还有其他一些细微的差异,例如,在 ES 中,选择策略通常是一种且相同的,而在 GA 中,有多种可以互换的不同方法。
您可以在这里找到更详细的解释(请参阅第 3 章):进化策略。全面介绍
Just stumbled on this thread when researching Evolution Strategies (ES).
As Paul noticed before, the encoding is not really the difference here, as this is an implementation detail of specific algorithms, although it seems more common in ES.
To answer the question, we first need to do a small step back and look at internals of an ES algorithm.
In ES there is a concept of endogenous and exogenous parameters of the evolution. Endogenous parameters are associated with individuals and therefore are evolved together with them, exogenous are provided from "outside" (e.g. set constant by the developer, or there can be a function/policy which sets their value depending on the iteration no).
The individual k consists therefore of two parts:
Those two vectors are being selected, mutated, recombined together.
The main difference between GA and ES is that in classic GA there is no distinction between types of algorithm parameters. In fact all the parameters are set from "outside", so in ES terms are exogenous.
There are also other minor differences, e.g. in ES the selection policy is usually one and the same and in GA there are multiple different approaches which can be interchanged.
You can find a more detailed explanation here (see Chapter 3): Evolution strategies. A comprehensive introduction
在大多数较新的遗传算法教科书中,引入实值编码作为整数编码的替代,即个体可以被编码为实数向量。这被称为连续参数GA(参见例如Haupt & Haupt,“实用遗传算法”,J.Wiley&Sons,1998)。所以这实际上与 ES 实数编码相同。
关于亲本选择,针对 GA 发布了许多不同的策略。我并不了解所有这些,但我假设在所有这些中进行选择(不仅最好的已用于某些应用程序)。
In most newer textbooks on GA, real-valued coding is introduced as an alternative to the integer one, i.e. individuals can be coded as vectors of real numbers. This is called continuous parameter GA (see e.g. Haupt & Haupt, "Practical Genetic Algorithms", J.Wiley&Sons, 1998). So this is practically identical to ES real number coding.
With respect to parent selection, there are many different strategies published for GA's. I don't know them all, but I assume selection among all (not only the best has been used for some applications).

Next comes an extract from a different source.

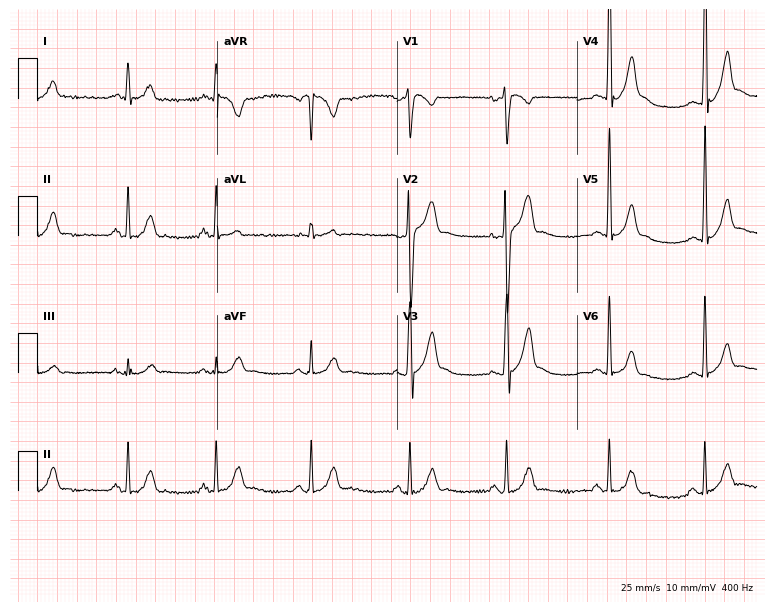
ECG (7.3-second recording at 400 Hz) — a male, 36 years old. Screened for six findings — first-degree AV block, right bundle branch block, left bundle branch block, sinus bradycardia, atrial fibrillation, sinus tachycardia — none is recorded.

主要区别似乎是遗传算法使用整数序列表示解决方案,而进化策略使用实数序列 - 参考:http://en.wikipedia.org/wiki/Evolutionary_algorithm#
The main difference seems to be that a genetic algorithm represents a solution using a sequence of integers, whereas an evolution strategy uses a sequence of real numbers -- reference: http://en.wikipedia.org/wiki/Evolutionary_algorithm#
正如维基百科来源 (http://en.wikipedia.org/wiki/Genetic_algorithm) 和 @Vaughn Cato 所说,两种技术的差异取决于实现。 EA使用
实数和 GA 使用整数。
然而,在实践中,我认为您可以在问题的表述和程序中使用整数或实数。这取决于你。例如,对于蛋白质折叠,您可以说一组二面角形成一个向量。这是一个实数向量,但是条目
用整数标记,所以我认为你可以制定你的问题并编写基于程序的程序
关于整数算术。这只是一个想法。
As the wikipedia source (http://en.wikipedia.org/wiki/Genetic_algorithm) and @Vaughn Cato said the difference in both techniques relies on the implementation. EA use
real numbers and GA use integers.
However, in practice I think you could use integers or real numbers in the formulation of your problem and in your program. It depends on you. For instance, for protein folding you can say the set of dihedral angles form a vector. This is a vector of real numbers, but the entries
are labeled by integers so I think you can formulate your problem and write you program based
on an integer arithmetic. It is just an idea.